I know how to convert it, but I'm a little stuck with the theta involved in the limit.

Answer 6

So that whole limit becomes:\[(r=\sqrt{x^2+y^2}=\sqrt{0^2+0^2}=0)\]
\[\lim_{r \rightarrow 0} \frac{ r^2Cos^2(\theta)r^3Sin^3(\theta)}{ \sqrt{r^2Cos^2(\theta) +r^3Sin^3(\theta)} }\]

Answer 7

Okay, I'm stuck.
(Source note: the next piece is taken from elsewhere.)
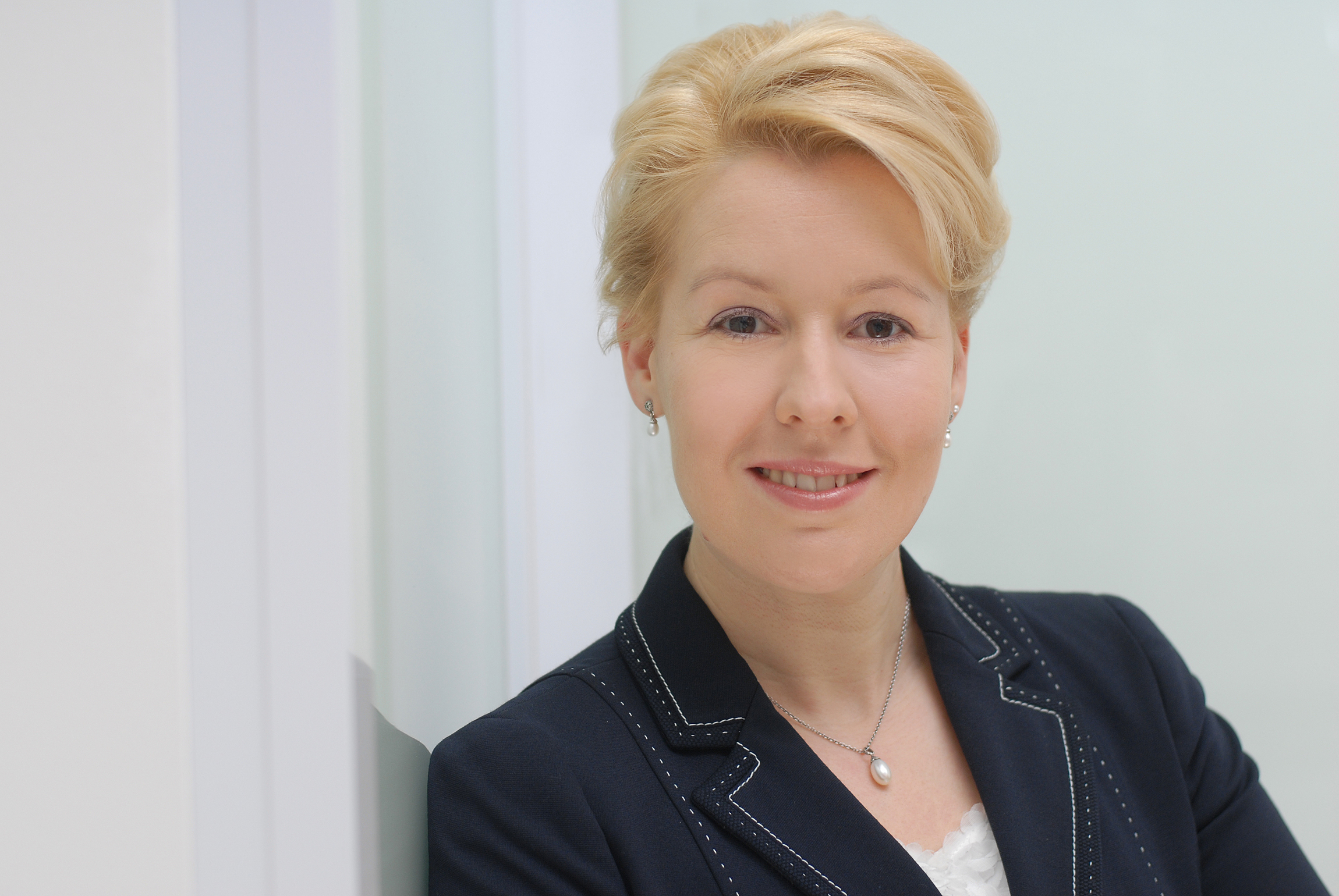 Pressefoto von Franziska Giffey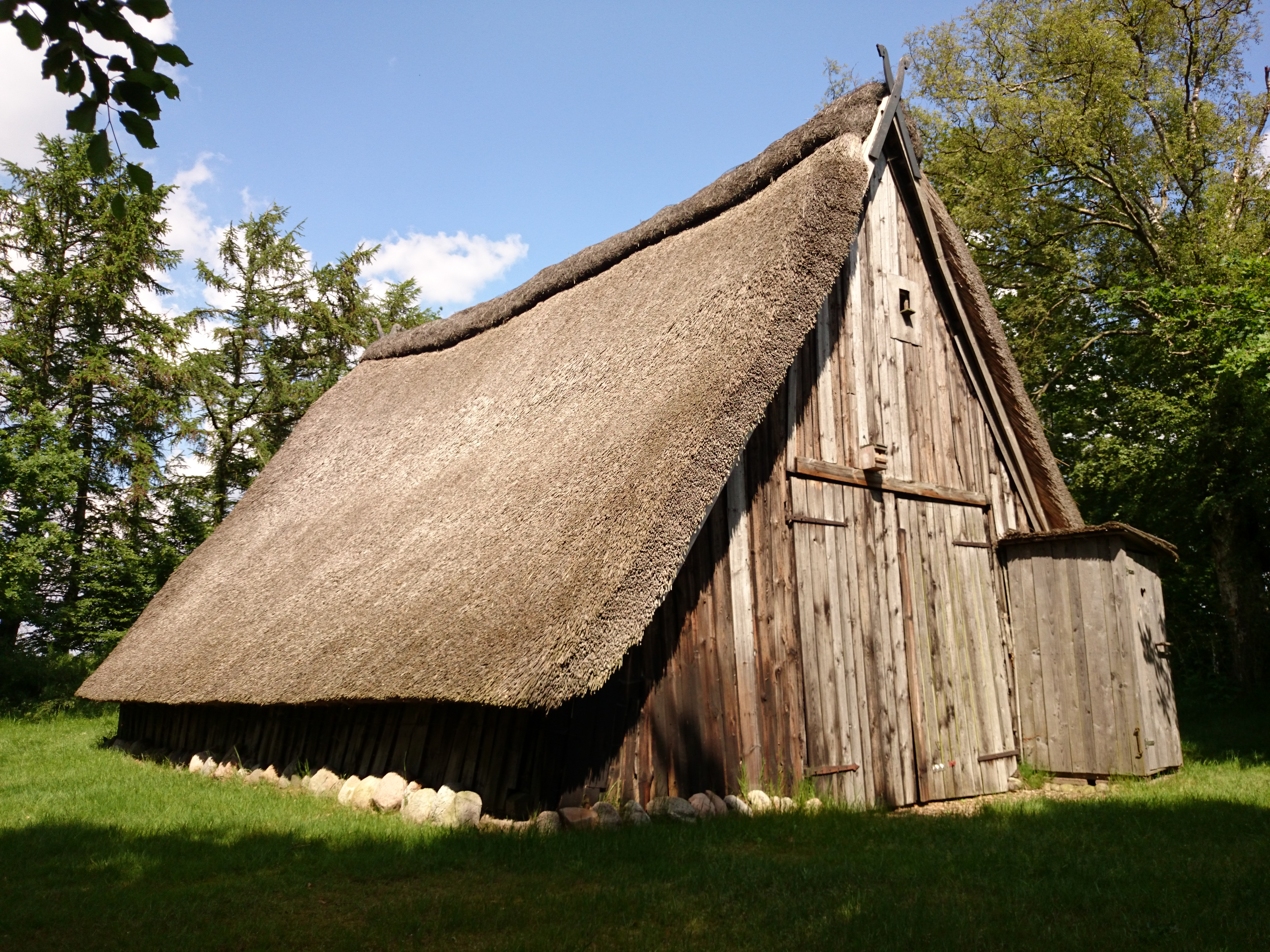 Historischer Schafstall von 1750 in Fintel.

Was reading this, if it's of any help:
http://www.maths.adelaide.edu.au/michael.albanese/other/polar.pdf

@amistre64 mind helping us out here?

Answer 8

I got stuck when i reach this:
\[\lim_{r \rightarrow 0+} \frac{ r^5 \sin^22\theta \sin \theta }{ \sqrt(r(r+\sin \theta)) }\]
I tried expanding the sin sq and sin using product to sum, but it didn't help much.

Answer 9

\[\lim_{r \to 0} \frac{ r^2\cos^2(t)r^3\sin^3(t)}{ \sqrt{r^2\cos^2(t) +r^3\sin^3(t)} }\]
\[\lim_{r \to 0} \frac{ r^2\cos^2(t)r^3\sin^3(t)}{r \sqrt{\cos^2(t) +r\sin^3(t)} }\]
\[\lim_{r \to 0} \frac{ r^4\cos^2(t)\sin^3(t)}{\sqrt{\cos^2(t) +r\sin^3(t)} }\]
seems to me that just zeros out the top without hurting the bottom

Answer 10

ok, thanks!

Answer 11

i cant say how correct it is, but that does seem to play out like that

Answer 12

http://www.wolframalpha.com/input/?i=limit+%28x+to+0%2Cy+to+0%29+%2C+x%5E2y%5E3%2Fsqrt%28x%5E2%2By%5E3%29

it appears to be correct :)

Answer 13

I have the answer in the book, it's 0, i just needed to know why and how it is zero.

Answer 14

the offending part was the r attached to the underside .... by factoring out an r^2 we were able to remove its offensive behaviour

Answer 15

@bahrom7893 thanks for helping!

Answer 16

make sense, thanks!